As described above, the helical antenna formed into a conical winding coil according to the embodiment of the present invention is similar to the conventional helical antenna formed into a cylindrical winding coil in terms of impedance matching states and antenna radiation characteristics in free space. Even when a human body contacts the cap of the helical antenna during a call, the helical antenna of the present invention maintains the antenna characteristics as in free space, as compared to the conventional helical antenna, which exhibits significant deterioration of its operational characteristics.

While the invention has been shown and described with reference to a certain preferred embodiment thereof, it will be understood by those skilled in the art that various changes in form and details may be made therein without departing from the spirit and scope of the invention as defined by the appended claims.

Claims

1. A helical the antenna structure for a mobile terminal, comprising:

a cap protruding from an upper end of the mobile terminal; and

a winding coil formed within the cap, which is spaced from an outer surface of the cap substantially the same distance with respect to a bottom part of the cap to a top part of the cap.

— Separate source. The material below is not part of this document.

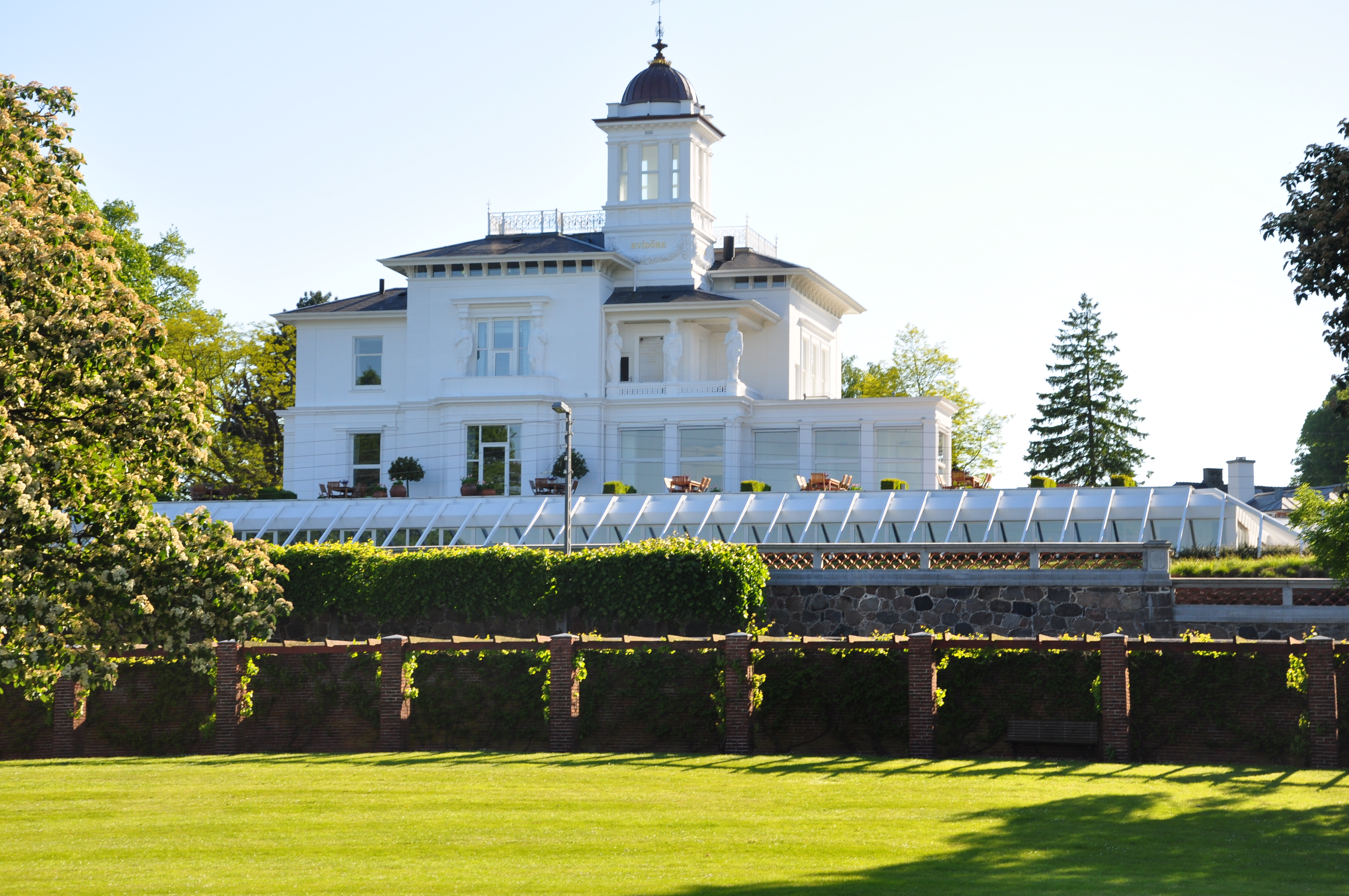 Hvidøre on Strandvejen North of Copenhagen, Denmark
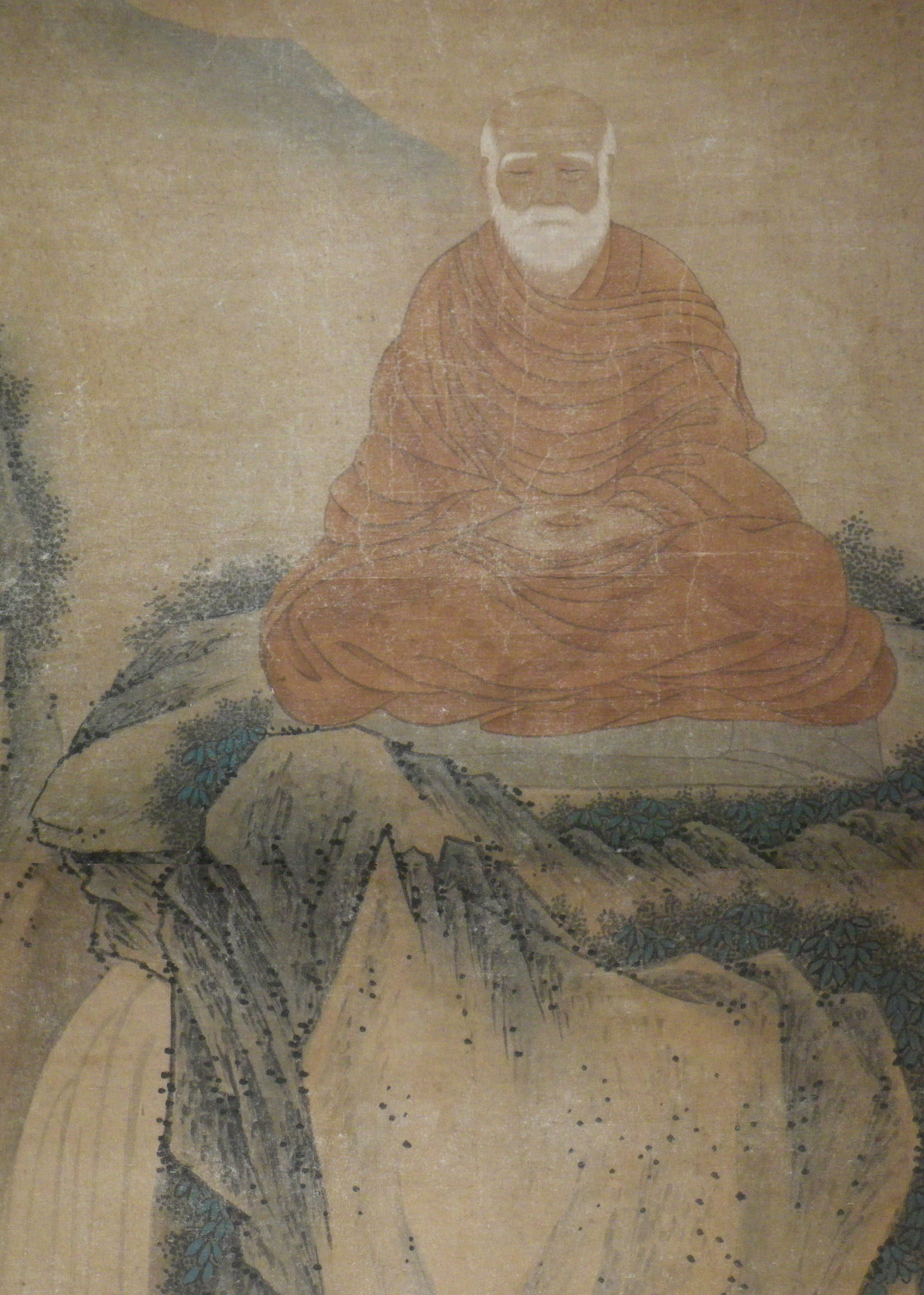 慈雲尊者の像

2. The helical antenna structure of claim 1, wherein the winding coil is formed into a cone shape with a diameter decreased by a predetermined value at every turn from the bottom part to the top part of the cap.

3. A helical antenna structure for a mobile terminal, comprising:

a cap protruding from an upper end of the mobile terminal; and

a winding coil disposed within the cap and formed into a cone shape with a diameter decreased by a predetermined value at every turn from a bottom part to a top part of the cap so as to be spaced from an outer surface of the cap substantially the same distance from the bottom part of the cap to the top part of the cap.

4. A helical antenna structure for a mobile terminal comprising:

a substantially conical shaped cap protruding from the terminal; and

a substantially conical shaped coil disposed in said cap;

wherein a distance between an outer surface of the cap and the coil remains substantially the same from a bottom end of the cap and coil adjacent the terminal to a top end of the cap and coil remote from the terminal.